Career speaker series: Paly wellness outreach worker talks public health, making an impact

Kira Sterling and

International wellness outreach worker Angelina Michael speaks to students in the Performing Arts Center during lunch on Monday about her work in the field of public health. Michael said making ripples in her community was something important to her, which led her to pursue a career in public health.“Figure out what you love, what you find interesting, and then think about how I can help my community, how I can help my neighborhood, my city, the country or the world,” Michael said. “I think that that’s powerful.” Photo: Kira Sterling

Ghana, Nigeria, Romania and Peru are all places where Palo Alto High School alumnus Angelina Michael has worked to improve the health of local communities. Back in Palo Alto, Michael presented Monday during lunch as part of Paly’s Career Speaker Series, detailing her experiences overseas and encouraging students to make ripples in their own communities.

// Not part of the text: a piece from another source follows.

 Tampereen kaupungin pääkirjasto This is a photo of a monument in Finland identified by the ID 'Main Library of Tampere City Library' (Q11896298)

According to Michael, the goal of public health involves changing health behaviors for large populations of people. At the forefront of this discipline are doctors and nurses, but researchers, epidemiologists and many more people work behind the scenes to achieve the same end.

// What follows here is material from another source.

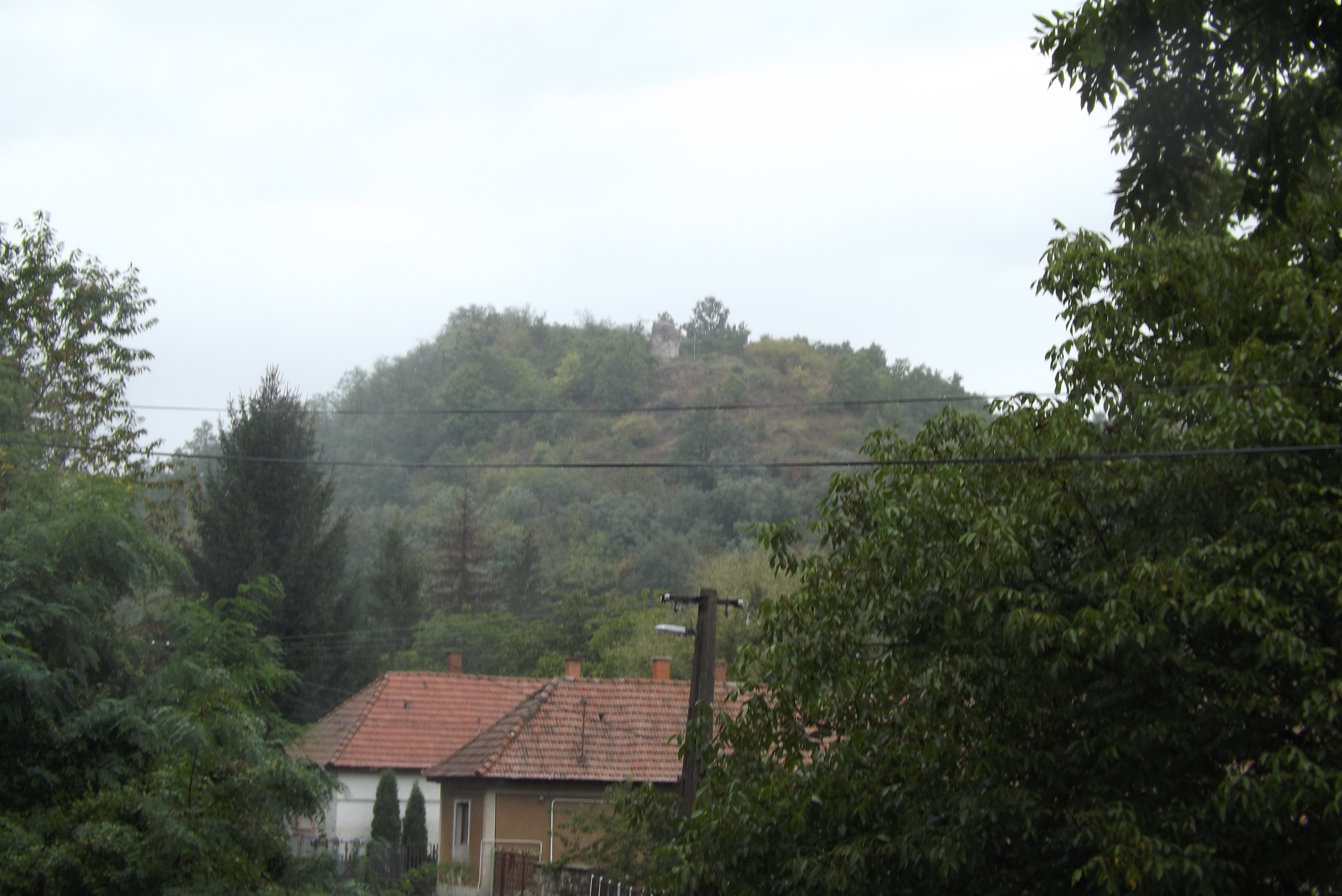 Latorpuszta házai, felettük Latorvár romjai

While living in Ghana, Michael worked with a mobile provider to send out nutritional messages via text to a diverse target audience of 22 to 24 million people.

The initial drafts of the messages, Michael said, were a complete disaster. The original messages told expecting mothers how keep up their folic acid levels and how they could prevent hemorrhaging, which, while important, did not resonate with the audience.

“When we were in our focus groups and were doing our interviews, we learned that these people in Nigeria and Ghana, they didn’t care about neural tube defects,” Michael said. “What they cared about is that their kids got a good education, because that meant more financial stability and increase in quality of life for their future family members.”

Michael and her team had to completely recraft the messages, she said, this time with a focus on human-centered design — asking the people on the other end of the messages what they wanted to hear.

“Instead of just thinking about what the research said, or what was most important to us, we went to the audience,” Michael said. “We let them dictate what was important. And because we did that, we were significantly more impactful, and it was far more successful.”

Another of Michael’s goals is to make a lasting impact on her community, whether it be in Nigeria, Ghana or here in California.

After returning from two and a half years in Ghana, Michael implemented a program in the California school where she worked to provide opportunities for elementary and middle schoolers to sample fruits and vegetables they might not ordinarily experience. In hopes of expanding their knowledge of healthy foods, Michael introduced students to persimmons, blood oranges and watermelon radishes, among other healthy foods.

When Michael recently encountered students from that same school, she said she was surprised to learn that the program she implemented three years ago was still going strong.

“There was a really great reminder for me that when you really think about what we’re doing,” Michael said. “And just take that little effort to make things a little bit better, we can have lasting impact.”

Paly’s career speaker series will continue tomorrow at lunch with Brian Talbott, Stanford’s Assistant Athletic Director, in the Media Arts Center, and Marco Scola, director of investments for Anton DevCo, in the Performing Arts Center.